═════ Material provided ═════

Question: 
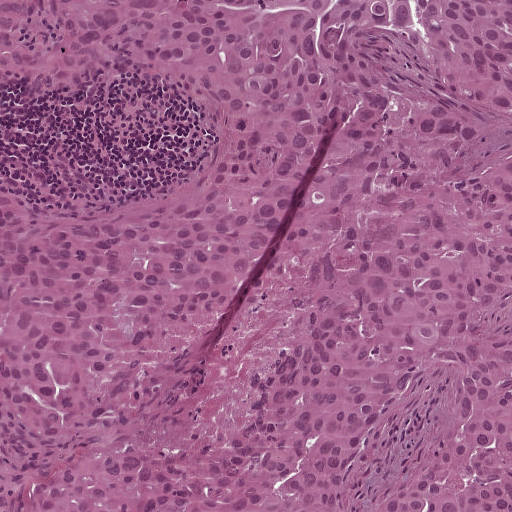
Lymph node section stained with H&E, from a whole-slide image of a breast-cancer sentinel node. Magnification about 10×, about 0.5 mm across the frame, about 0.97 µm per pixel.
About how much of this crop is taken up by metastatic carcinoma?

Choices:
 (A) about 5% or less
 (B) none: no tumour is outlined
 (C) about 50% or more
 (D) about 25% to 45%
 (E) about 10% to 20%

Answer: (C) about 50% or more
About 90% of the field is tumour.
One metastatic tumour region; its boundary, reduced to 17 corners and listed clockwise: (0, 0), (511, 0), (511, 511), (382, 511), (421, 436), (422, 402), (372, 464), (355, 511), (0, 511), (0, 185), (72, 206), (142, 190), (199, 154), (197, 121), (142, 80), (77, 99), (0, 80).
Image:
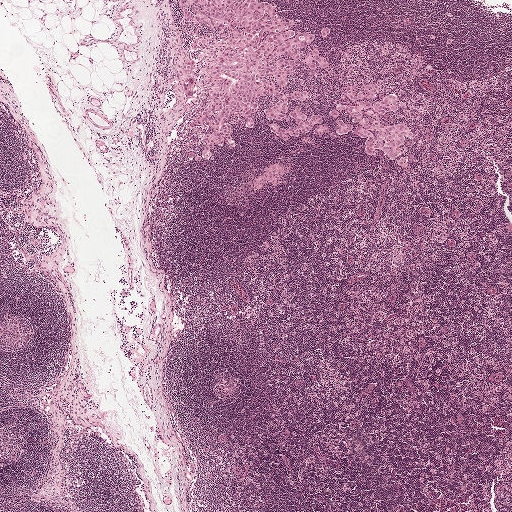
A 2.0-mm field of an H&E-stained sentinel lymph node from a breast-cancer patient (whole-slide image), shown at about 2.5×, about 3.9 µm per pixel.
Question:
Is any metastatic breast cancer visible in this crop?
Answer:
Yes.
Three metastatic tumour regions, each outlined as a closed clockwise path in crop pixels (x, y), largest first: region 1: (181, 0), (268, 3), (297, 34), (316, 36), (308, 50), (319, 49), (329, 69), (315, 73), (298, 61), (296, 73), (311, 97), (289, 107), (300, 104), (308, 114), (321, 113), (323, 122), (300, 137), (281, 140), (271, 125), (292, 129), (296, 122), (266, 115), (266, 108), (277, 100), (268, 94), (254, 116), (256, 128), (235, 123), (232, 149), (223, 141), (215, 159), (192, 160), (183, 148), (200, 132), (190, 125), (205, 107), (209, 67), (220, 40), (186, 22); region 2: (380, 83), (380, 91), (370, 99), (372, 104), (382, 102), (385, 96), (394, 94), (402, 106), (397, 112), (386, 110), (382, 122), (403, 123), (414, 136), (413, 139), (405, 137), (399, 148), (407, 159), (407, 165), (400, 167), (398, 158), (390, 157), (380, 149), (371, 156), (367, 155), (367, 141), (351, 132), (332, 139), (339, 119), (360, 125), (348, 111), (336, 117), (330, 111), (339, 104), (356, 105), (347, 94), (347, 86), (352, 86), (356, 94), (368, 85); region 3: (187, 64), (192, 65), (196, 84), (194, 95), (190, 97), (183, 91), (185, 77), (182, 69), (183, 66).
Two more small tumour pieces are annotated here but not outlined.
The annotated tumour makes up about 5% of the crop.
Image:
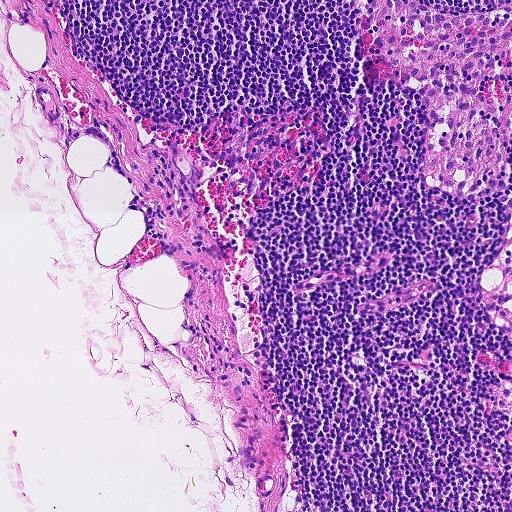
This is a crop of a whole-slide image: an H&E-stained breast-cancer sentinel lymph node section at roughly 10× magnification (about 0.9 µm per pixel; the crop spans about 0.46 mm).
Question:
Is there metastatic carcinoma in this field?
Answer:
No: no metastatic tumour is outlined anywhere in this field.

═════

## Instructions to follow
Using the data above, show each line where "annotated" occurs.

## Answer box
Two more small tumour pieces are annotated here but not outlined.
The annotated tumour makes up about 5% of the crop.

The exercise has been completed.